In this case, the appellant husband sued the appellee wife for divorce on the ground of the appellee's adultery. More than 30 days after the appellant's complaint was served on the appellee, she filed a counterclaim requesting, among other things; an equitable division of the parties' property. The trial judge granted the appellant's motion for summary judgment on the question of divorce, on the ground of the appellee's adultery. The appellee's application for appeal was denied by this court.
On remand, the appellant moved to dismiss the appellee's responsive pleadings, on the ground that they were not filed within 30 days of service of the complaint on the appellee as required by Code Ann. 81A-112 (a). The trial judge entered an order denying the appellant's motion to dismiss and granting the appellee's request for jury trial on the question of equitable property division. We granted the appellant's application to appeal.
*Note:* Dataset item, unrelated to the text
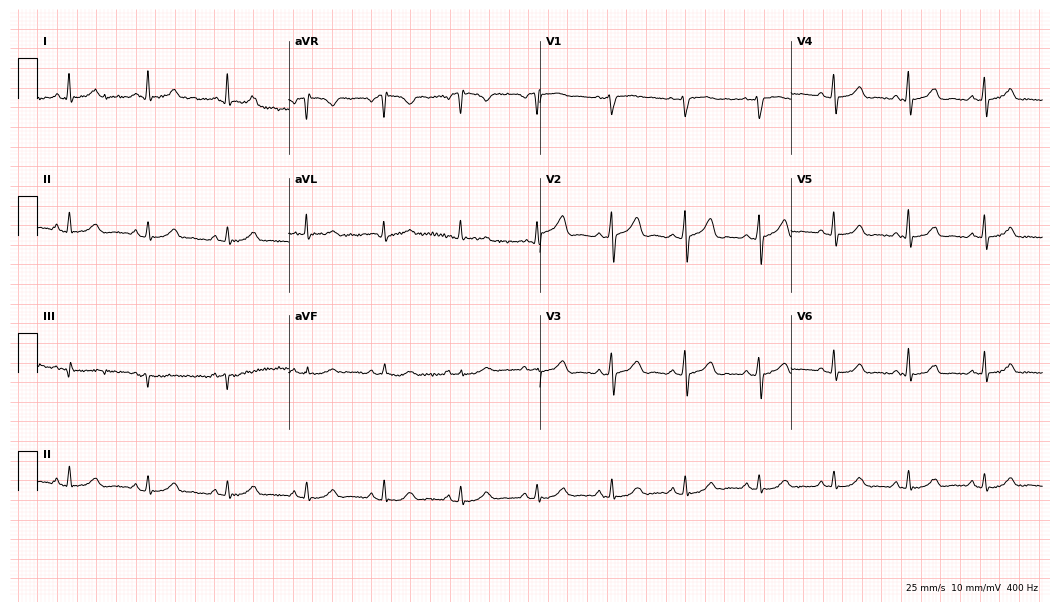
Standard 12-lead ECG recorded from a 54-year-old female patient. Read as a normal ECG.

In this appeal, the appellant makes two arguments. First, he argues that the trial judge erred in denying his motion to dismiss the appellee's counterclaim due to the late filing. Second, he argues that the unclean-hands doctrine precludes an adulterous wife from obtaining an equitable property division as recognized by this court in Stokes v. Stokes, 246 Ga. 765 (273 SE2d 169) (1980).
1. Did the trial judge err in allowing the late filing of the appellee's counterclaim?
In the trial judge's order, he states that he is allowing the late filing of the appellee's counterclaim because it was filed under the following circumstances -- before the husband had complied with a rule nisi order issued by the court, before entry of the judgment granting the divorce, after both parties had filed demands for jury trial, and while discovery was still in progress.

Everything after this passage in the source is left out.